There was another problem. The plan ran counter to Culverhouse's instructions a few weeks before his death.

"It is my desire that at least 90 percent of the income and principal of the Foundation be distributed" to the 38 charities listed, he wrote to his trustees. The charities ranged the nonprofit spectrum from USF to Tampa General Hospital, from the Boys and Girls Clubs to the Florida Orchestra and the Tampa Museum of Science and Industry.

In the 1997 settlement, Mrs. Culverhouse and the trustees of the foundation agreed to honor the commitment to the charities listed in the letter. So, when the Daughertys and the evolving foundation board decided to change the beneficiaries, attorneys for the foundation felt duty-bound to seek a waiver of any rights the 38 charities enjoyed under the settlement.

It didn't work out that way.

Letters sent to the charities included a copy of a proposed court order. It said the board had decided that "due to changes in the medical field," the foundation "will best be served" by making every U.S. medical institution eligible for trust gifts. In turn, the letter said, more funds would flow into the foundation, thus benefiting all the charities.

To handle the sensitive matter of securing the 38 waivers, the foundation hired a heavy hitter well known to all the charities: F. Dennis Alvarez.

Once the chief judge in Hillsborough County, Alvarez was the circuit judge on the bench during the initial stages of the Culverhouse estate fight.

He was the judge who issued the key ruling that Culverhouse committed no fraud when he devised the tax-saving postnuptial agreement that left most of his assets to charity instead of his wife.

Alvarez also issued rulings in the court battle awarding $36.3-million to Mrs. Culverhouse, including an $11.3-million dividend paid to the Tampa Bay Bucs that had been improperly withheld from her.

He stepped down from the case when his position on the board of the Boys and Girls Club of Tampa Bay - one of the 38 charities - was raised as a possible conflict of interest.

The judge retired in July 2001 to return to private practice. He was immediately hired by the foundation to throw his considerable weight behind requests for waivers from the 38 charities.

Alvarez declined comment on his work for the foundation, citing client confidentiality.

For some, signing the waiver was a formality.

"None of the charities were guaranteed anything," said Roy Opfer, president of the Boys and Girls Clubs of Tampa Bay. "We signed off on it. There was nothing we could lose."

Others felt they were over a barrel. Rather than risk antagonizing a generous benefactor and never see another donation, they signed.

"We visited with the staff of the foundation and were told they were shifting directions," said Paul Robell, vice president for development and alumni affairs at the University of Florida. "We felt it would be kind of pointless to challenge this."

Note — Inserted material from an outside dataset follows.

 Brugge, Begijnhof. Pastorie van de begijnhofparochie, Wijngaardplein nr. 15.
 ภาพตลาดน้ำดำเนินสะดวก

But the foundation's promise to obtain a court order ratifying the change of beneficiaries was never fulfilled. The five-page "petition for declaratory relief" mailed to the charities was never filed with the court.

"We had waivers from a majority of the charities," said Joy Daugherty. "So, we decided we would go ahead."

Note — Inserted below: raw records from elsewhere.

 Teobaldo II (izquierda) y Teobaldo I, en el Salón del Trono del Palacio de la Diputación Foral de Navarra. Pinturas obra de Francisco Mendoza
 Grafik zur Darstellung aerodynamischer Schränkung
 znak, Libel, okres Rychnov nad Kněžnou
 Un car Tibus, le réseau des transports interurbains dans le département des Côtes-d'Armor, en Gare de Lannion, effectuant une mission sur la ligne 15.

Some saw that move as trampling on the settlement of 1997.

"To be honest, I could see it if Joy decided, "I'm not going to do what that son of a gun husband of mine wanted,' " said Robell. "But (the settlement) was a legal document."

Legal or not, most of the 38 charities saw less and less from the foundation holding Hugh Culverhouse's millions.

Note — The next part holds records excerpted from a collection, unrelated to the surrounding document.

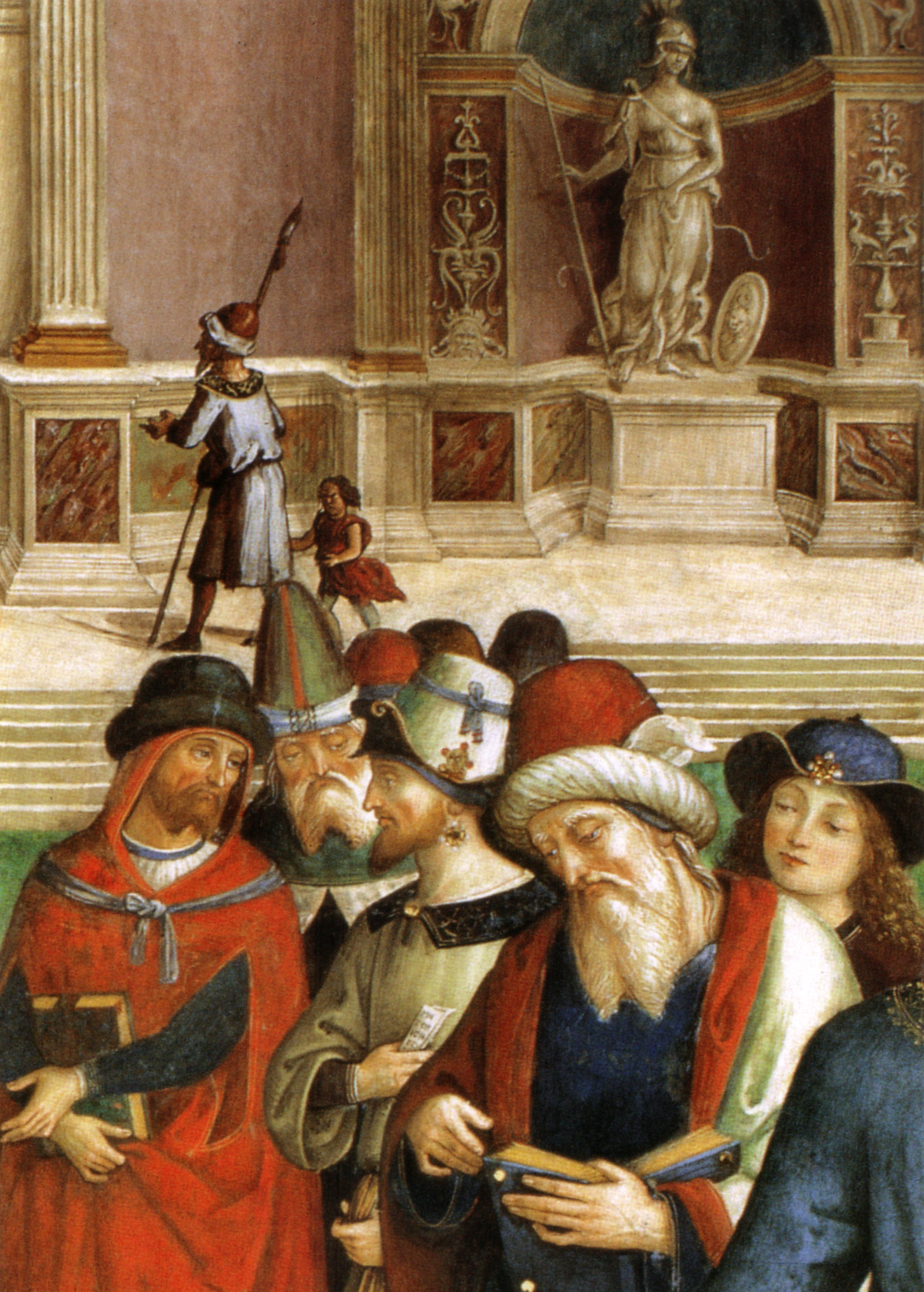 Pinturicchio, cappella baglioni, dettaglio
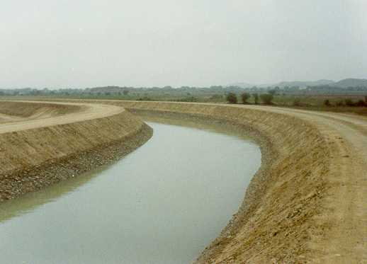 Canal principal de riego. Canal principal de riego en operación Lugar: norte del Perú Autor: Alfredobi Fecha: aprox. 1999
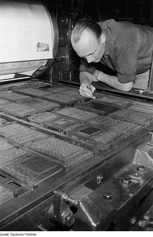 Original image description from the Deutsche Fotothek Mitarbeiter der Druckerei Offizin Haag-Drugulin

Before signing the waiver, the University of Florida, for instance, received $2.7-million from Hugh Culverhouse and Joy McCann. After signing the waiver, the university received a single gift from the foundation, a $5,000 check for women's athletics.

Asked in a recent conference call with the St. Petersburg Times about her husband's influence in seeking the waivers, Mrs. Daugherty said that Robert Daugherty "wasn't even here during that period."

Robert Daugherty politely corrected her: Yes, he had been here all along, he said.

A new direction

Finances were flourishing at the Joy McCann Foundation in 2001. Assets exceeded $24-million, and advisers figured the foundation could give away $1-million to $1.5-million a year virtually in perpetuity.

Who would get the millions fell to a foundation board in flux.

Daugherty was added to the board two months before his wedding in 2001.

Dr. Harry S. Jonas, Daugherty's associate, was added in 2002.

In 2003, William Neaves was added. He is CEO of the Stowers Institute for Medical Research in Kansas City and a professor at the University of Missouri-Kansas City School of Medicine, where Jonas was dean.

In February 2004, Purcell, the Jacksonville lawyer who had guided both the McCann Foundation and Joy McCann's private investments, died.

A few months later, CPA Andres Bolano and lawyer Mark J. Bryn were removed from the board.

Bolano and Bryn, both of Miami, left so that "localized" advisers could be hired, said Daugherty. He insists the change involved no difference of opinion.

Bolano disputes that.

"I had philosophical differences with Bob and they fired me," said Bolano, who declined to discuss specifics.

Under new leadership, the foundation began to spend its money differently.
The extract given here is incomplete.